富士通Japan ヘルスケア事業本部長の桑原裕哉氏は、「富士通は50年間にわたり、医療ITのトップベンダーとして事業を推進してきた。これらのナレッジを基盤としながら、テクノロジーによるイノベーションを創出し、待ったなしの医療業界の課題に取り組むことが、富士通の使命である。デジタル化によるデータ活用を通じて、さらなる価値提供を実現するHealthcare Transformationを推進する」と話す。

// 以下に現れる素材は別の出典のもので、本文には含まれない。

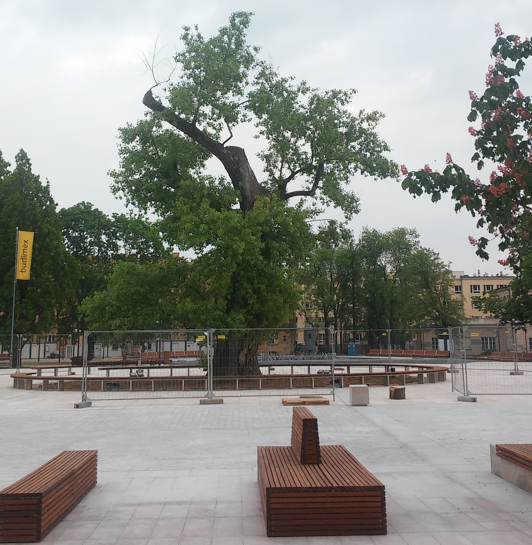 Zdjęcie wykonane tuż przed wycinaniem.

また、「これまでは、電子カルテシステムを提供し、診療現場の基幹を担ってきたが、それを進化させ、医療機関の業務変革につながるデジタルホスピタルサービスを立ち上げる。病院の事務業務や経営変革に向けた業務の最適化コンサルティングやセキュリティを含めて、価値を提供することで、医療機関全体のデジタル変革を、『面』で進めていくことになる。医療従事者のウェルビーイングの実現、ドラッグロスの削減、デジタルツインによる創薬シミュレーションの実現など、一人ひとりに対して、医療がスピーディに届くような世界を目指したい」とも述べた。
富士通Japanは、富士通の100%子会社で、自治体や医療・教育機関、民需分野向けソリューションおよびSI、パッケージの開発から運用までの一貫したサービスを提供。AIやクラウドサービス、ローカル5Gなどを活用したDXビジネスを推進している。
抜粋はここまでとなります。